Find Limit of na(n): Help Requested

[Tolya]

Please, help to find limit:
\lim_{n \rightarrow \infty} na(n), where
a(1)=1;<br /> a(n+1)=\frac{a(n)}{1+\left|sin(a(n))\right|}
Thanks for any ideas!

 

[Avodyne]

If the limit exists, then a(n) is going to zero at large n, which can be used to simplify the right-hand side.

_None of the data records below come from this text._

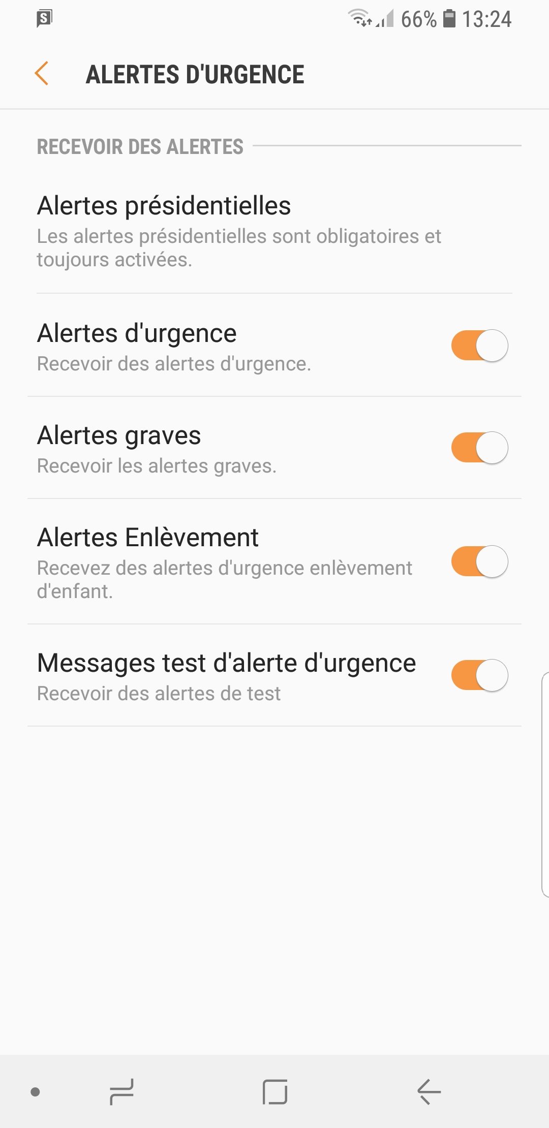 Cell Broadcast example Samsung G8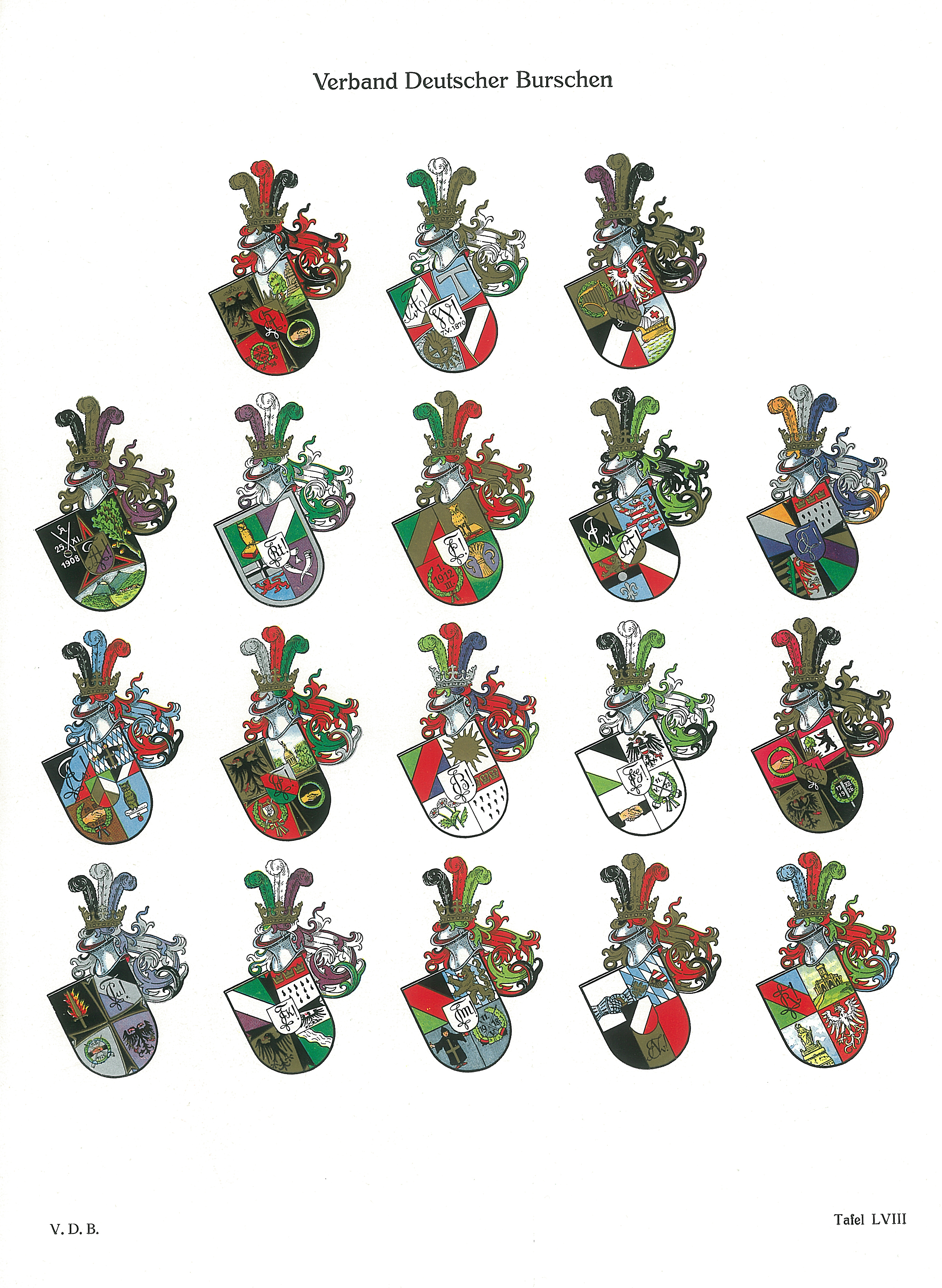 Bünde im Verband Deutscher Burschen.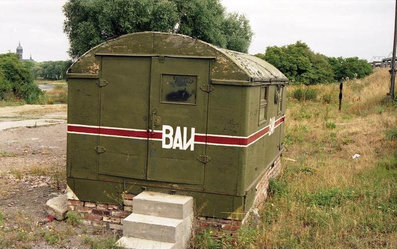 11.-18.8.1991 Bundesland Sachsen-Anhalt, Wittenberg Sowjetisches Wächterhäuschen an der Elbe Information added by Wikimedia users.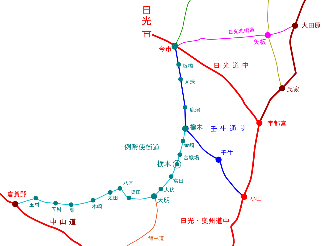 江戸時代、脇街道の一つ例幣使街道および栃木宿の位置（下野国、現・栃木県）。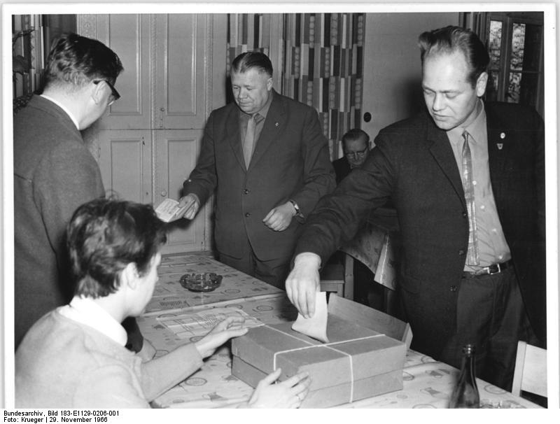 LPG Müncheberg, Wahl einer Parteileitung Zentralbild Krueger Krue-At. 29.11.1966 LPG Müncheberg wählt neue Parteileitung Die Genossen der LPG "Prof.Dr.Rübensam" in Müncheberg, Kreis Strausberg wählten am 27.11.1966 auf ihrer Wahlberichtsversammlung ihre neue Parteileitung. Hier gibt Parteisekretär Paul Fallmer seine Stimme ab und LPG Vorsitzender Otto Krei nimmt den Wahlschein entgegen.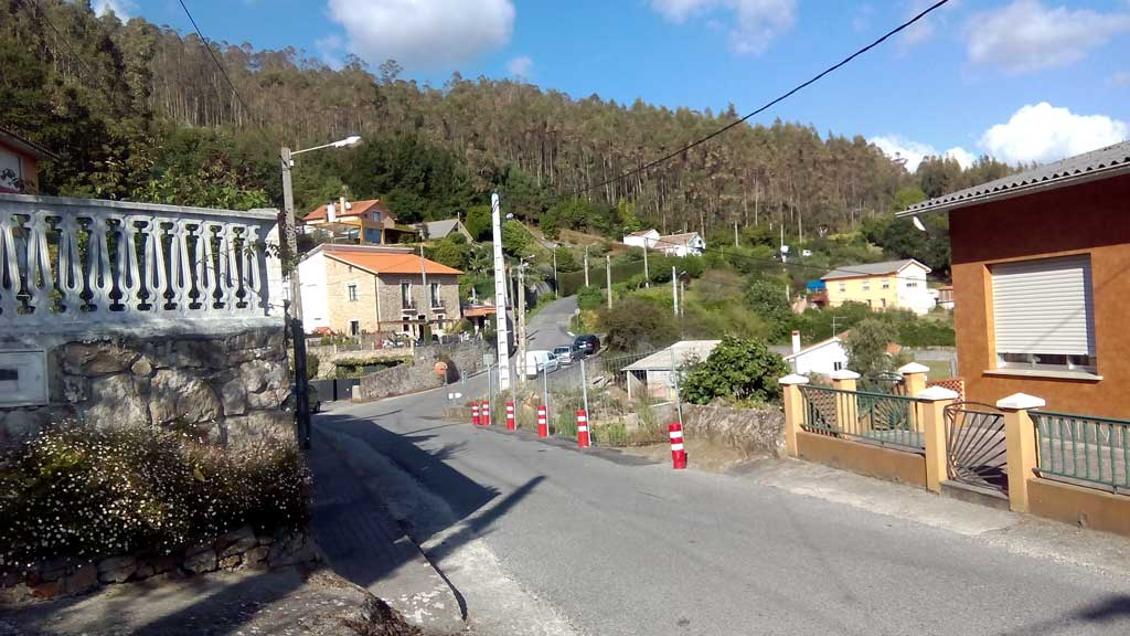 Vista do Vilar, Doniños.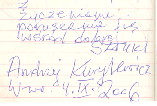 Andrzej Kurylewicz's (1932-2007) autograph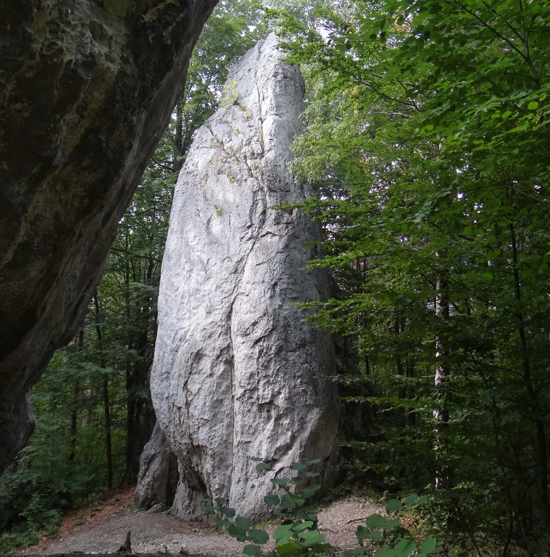 Skała Płętwa (koło Popielarki w Morsku)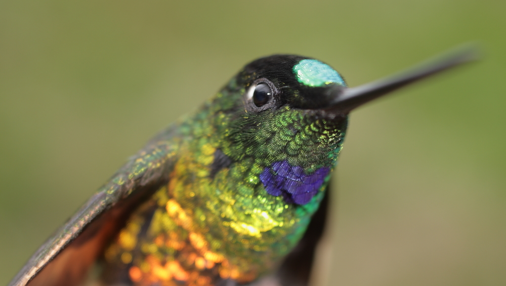 Coeligena bonapartei consita Birds of Serranía de Perijá of Colombia and Venezuela (Ornitologia Colombiana [2014] 14: 62–93)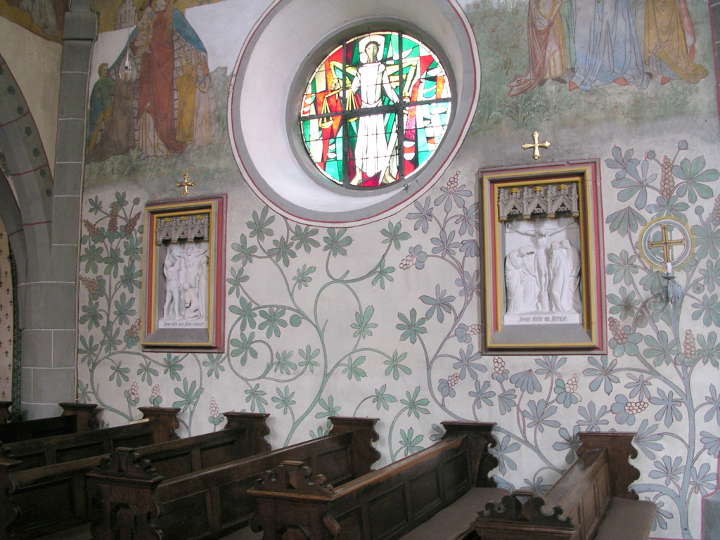 Ahrweiler, katholische Pfarrkirche St. Laurentius, Blumenrankenfresko, Kreuzwegstationen 11 und 12, Szenen und ein Fenster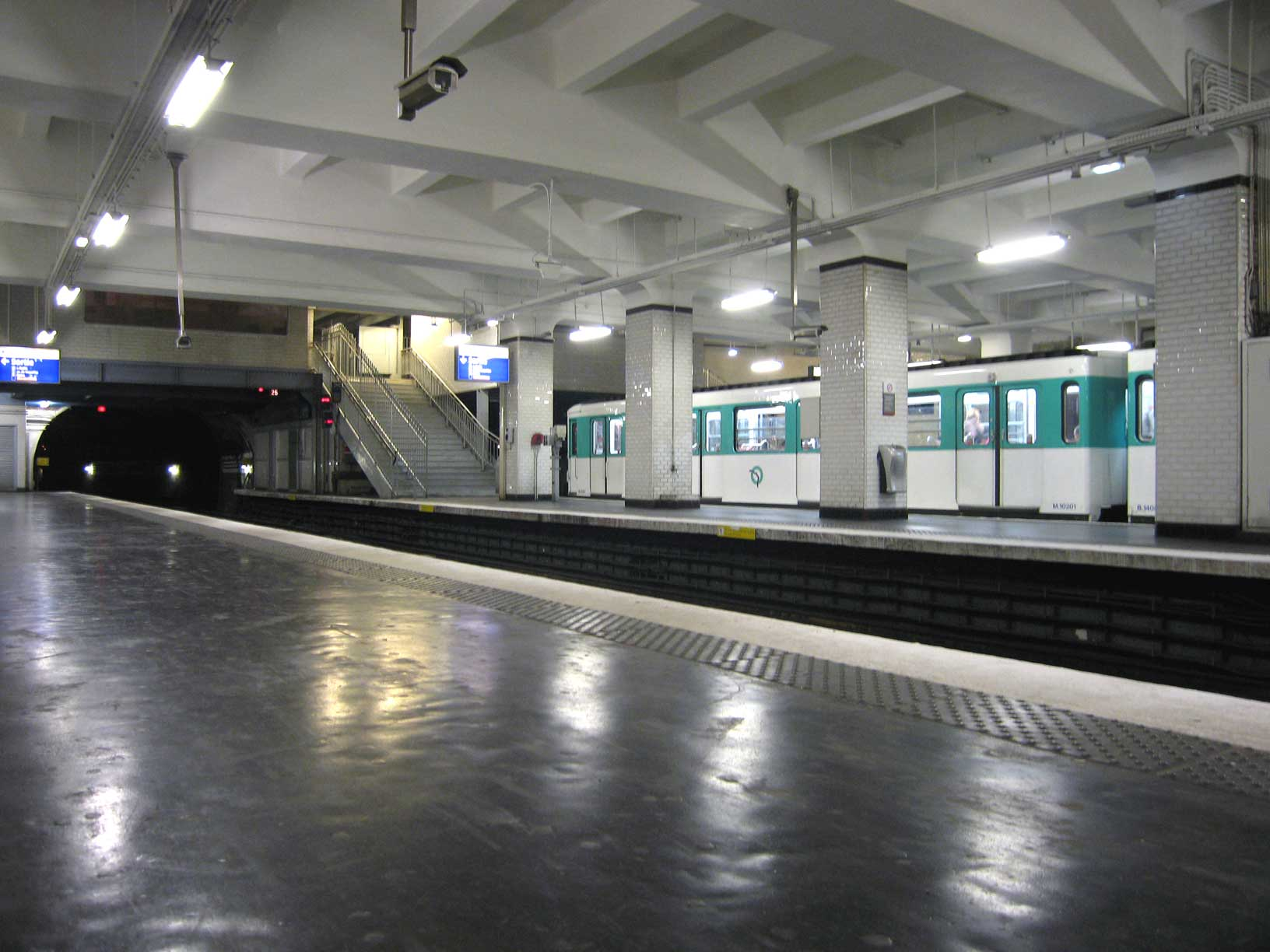 Description : Station Porte de Saint-Cloud sur la ligne 9 du métro Place : Paris, France Date : 2006 Author : Pline photo personnelle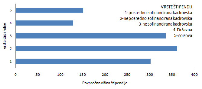 vir: surs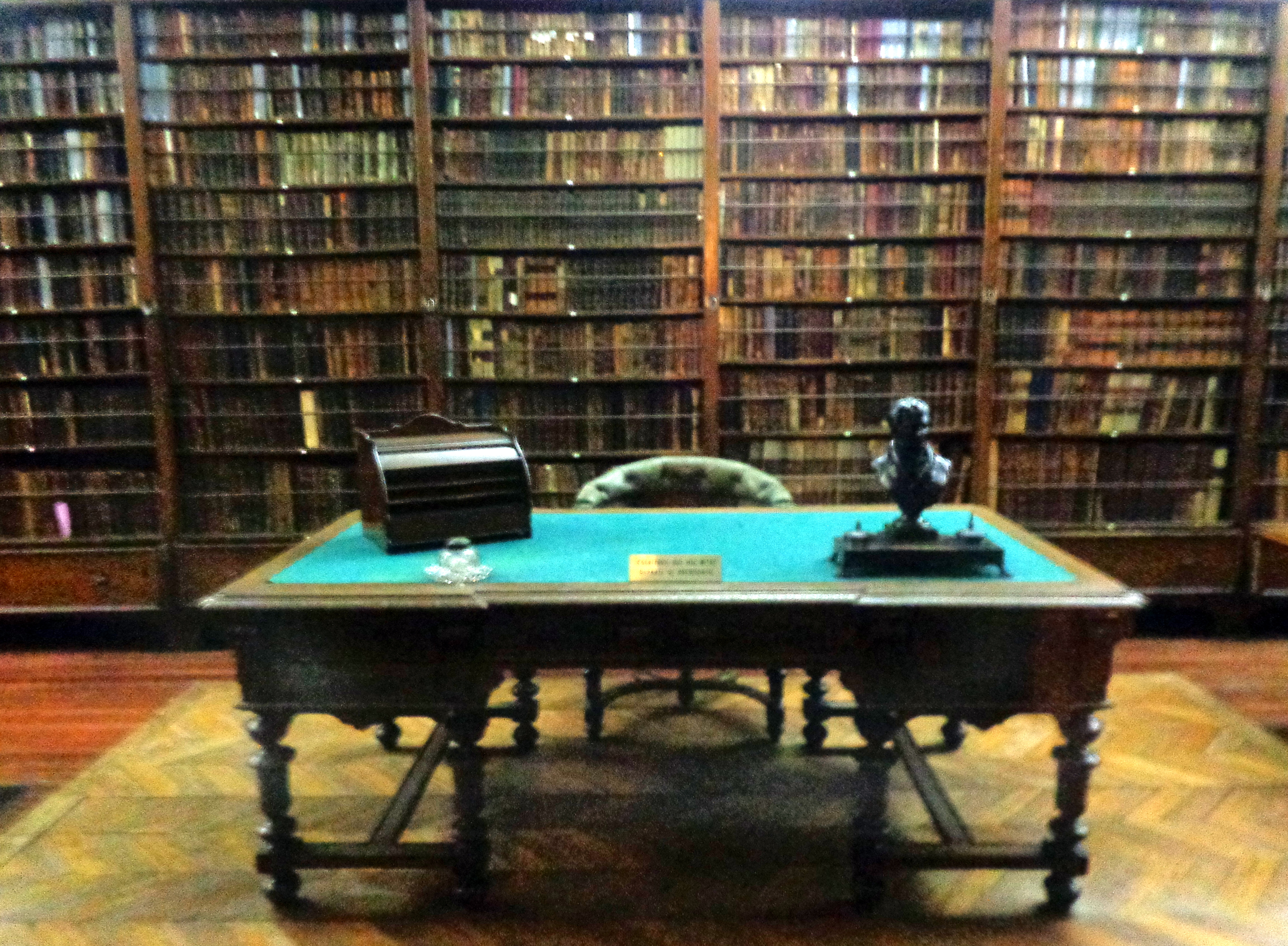 Casa que habitó el General Bartolomé Mitre, actual "Museo Mitre", en Ciudad de Buenos Aires, Argentina.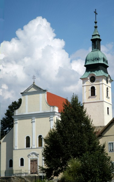 Pfarrkirche zum Hl. Martin in Sitzendorf an der Schmida, Ansicht von Südwesten am frühen Nachmittag

Also, at large n, a finite-difference equation can be well approximated by a differential equation.

 

[Tolya]

Thanks. With the help of your post, Avodyne, I found that limit equals 1. Is it correct?
Sorry, but I'm not sure.

 

[Avodyne]

Yes, this is correct!

 

[Tolya]

But actually, I didn't use differential equation :)
\frac{1}{a_{n+1}}=\frac{1+\left|sin(a_n)\right|}{a_n}
It's easy to show that a_n is going to zero at large n, but remains postive. So:
\frac{1}{a_{n+1}}=\frac{1+a_n-\frac{1}{6}a_n^3+o(a_n^3)}{a_n} =\frac{1}{a_n}+1+b_n, where b_n \rightarrow 0, when n \rightarrow \infty.
Use this we can obtain:
\frac{1}{a_{n+1}}=\frac{1}{a_1}+n+b_1+b_2+...+b_n
\frac{1}{na_{n+1}}=\frac{1}{na_1}+1+\frac{b_1+b_2+...+b_n}{n}
When n is going to infinity, we have: (using well-known \lim_{n \rightarrow \infty}\frac{b_1+b_2+...+b_n}{n}=0, where each of b is going to zero with large n)
\lim_{n \rightarrow \infty} \frac{1}{na_{n+1}}=0+1+0=1

In any case, thank you very much, Avodyne. :)

 

[Avodyne]

Very nice. Your analysis is more rigorous than mine was.